He died October 3rd.

He had a robust theory of bureaucracy and he worked throughout his life to conceptualize the fundamental disconnect between democracy and totalitarianism. He is perhaps most famous for his book on Machiavelli (Le Travail de L’Oeuvre Machiavel) which tried to recuperate  the political theory from the secular image of “machiavellianism” as scheming or manipulation; in particular, he argued that Machiavelli’s concerns with glory can be most readily understood as an attempt to introduce the question of representation in a non-democratic regime. Lefort owed a lot to Leo Strauss, and contemporary Continental political thinkers owe a lot more to Lefort than they do to avowed masters like Derrida or Sartre. Here is a review essay of a major collection of his recent work, and Bernard Flynn’s book is superb.
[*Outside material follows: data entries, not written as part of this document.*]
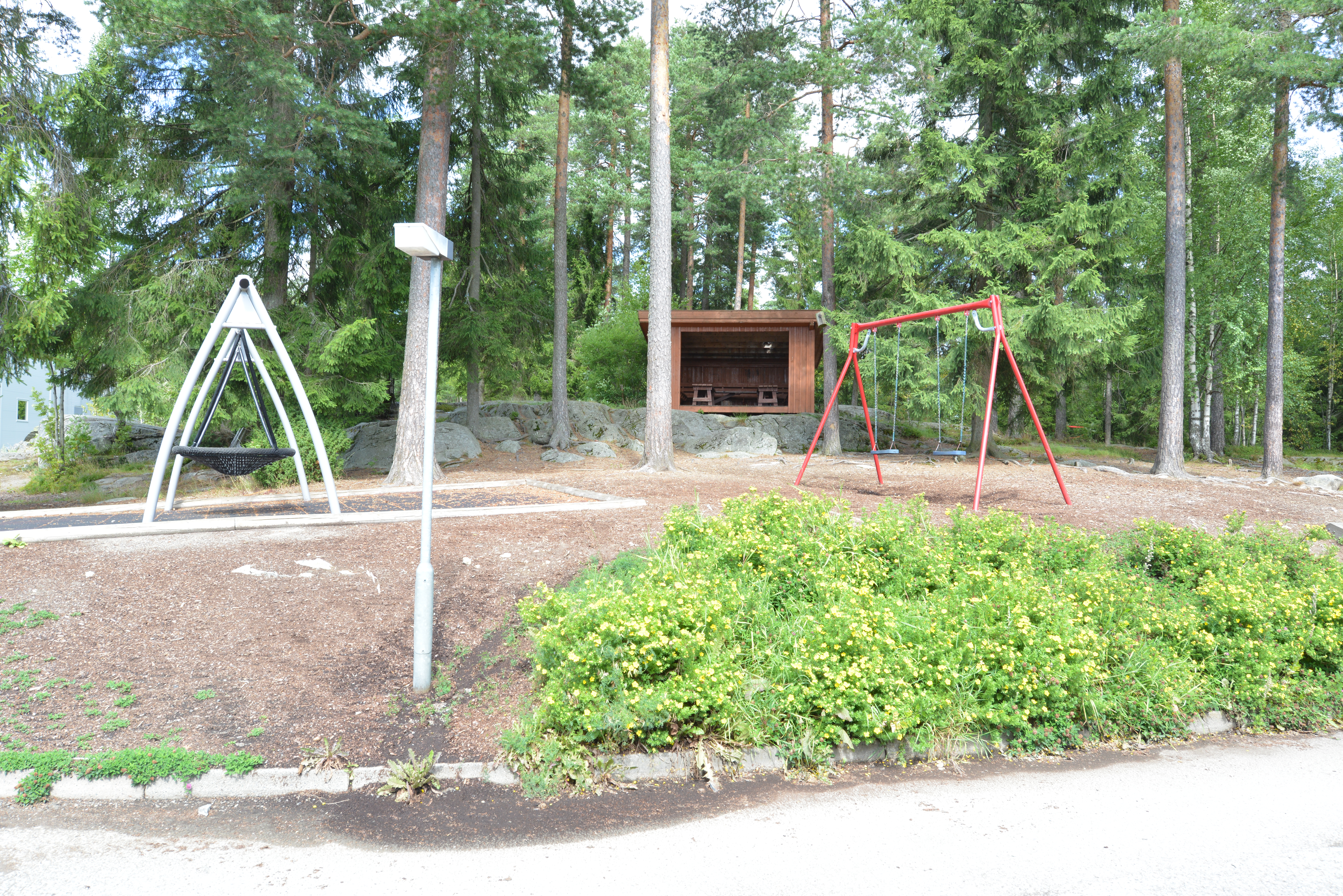 Uteområde på Borgen skole på Borgen i Ullensaker
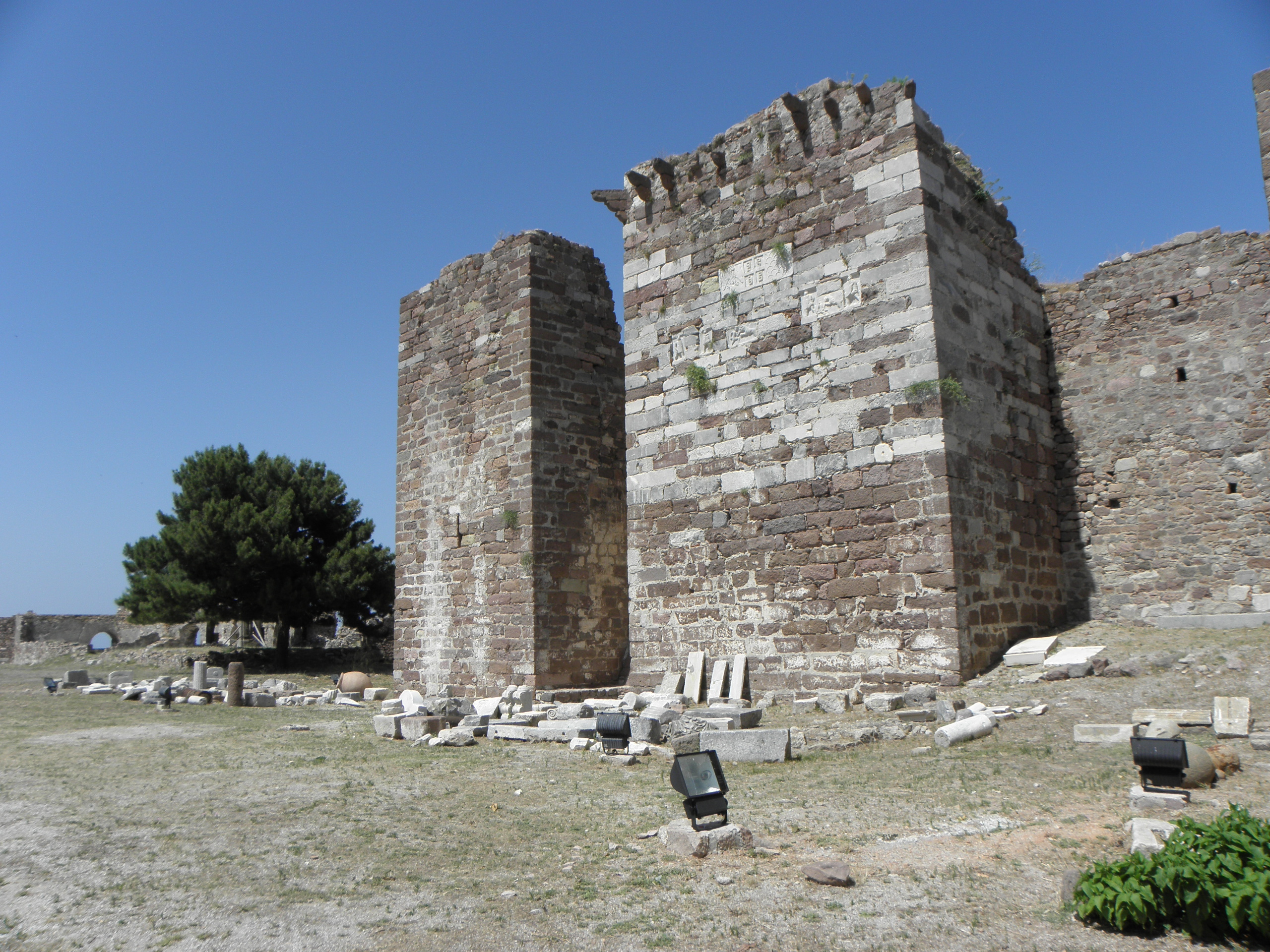 Pevnost v Mytiléně, Lesbos
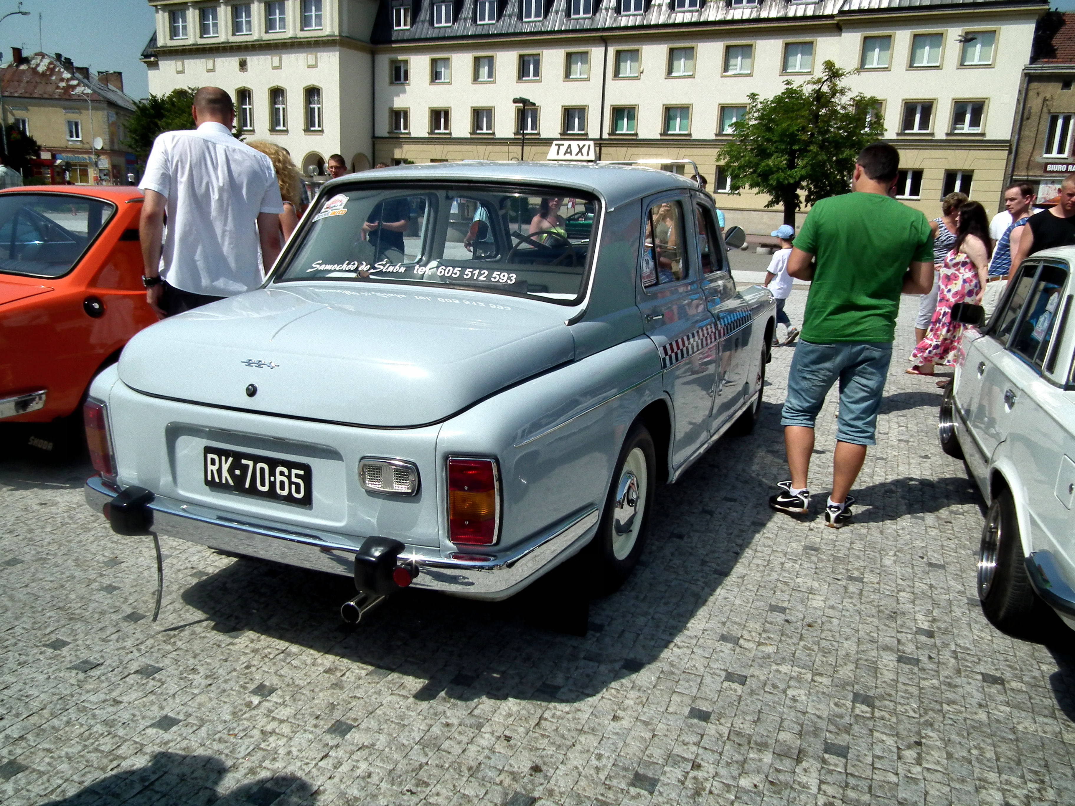 FSO Warszawa 224 w Jaśle.
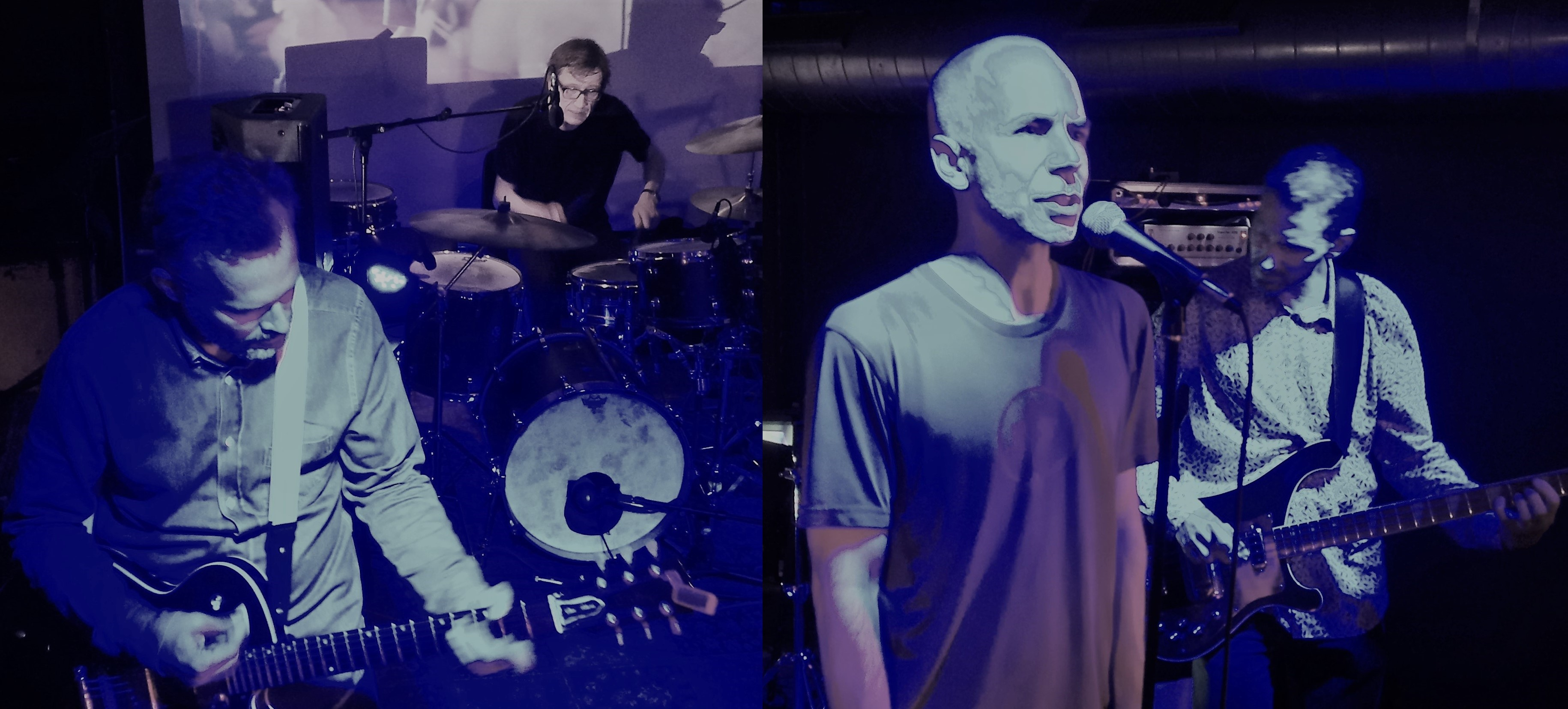 Den danske gruppe How Do I, 23. september 2017 på spillestedet Barbue i København
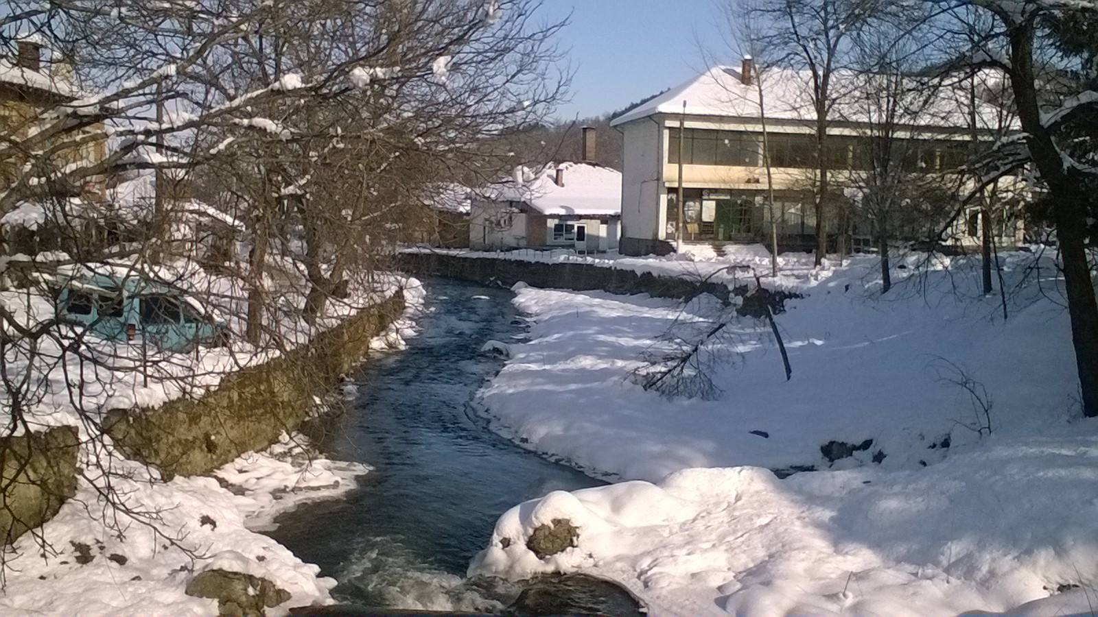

Lefort wrote a few essays (collected in Writing: The Political Test) that have helped me steer a course in my own scholarship. This passage is from my favorite essay, “The Idea of Humanity and the Project of Universal Peace”:

Mindful not to succumb to utopian thinking and careful to take into account the exigencies of the contemporary world, let us not confuse the cause of peace with an unprincipled pacifism. But, mindful of reality, let us not succumb, either, to the dizzying spectacle of current conflicts. Let us recognize, rather, that the sovereigns do not decide alone the fate of humanity, as Rousseau supposed, and that, far from being futile, the silent work of rapprochement among men, which takes place with the aid of increased mutual knowledge of mores and mentalities, progress in education, the spread of information, and the rise of the idea of human rights, can engender decisive effects of a political order heading in the direction of peace. The question still remains: Will these hopes be disappointed? But if they were to be disappointed, rather than concluding, with Rousseau, that it was folly to have wanted to be wise in the midst of fools, it would be better to note soberly, with Freud, that in the incessant struggle that opposes Eros to the death instinct, the latter has decidedly revealed itself to be more powerful.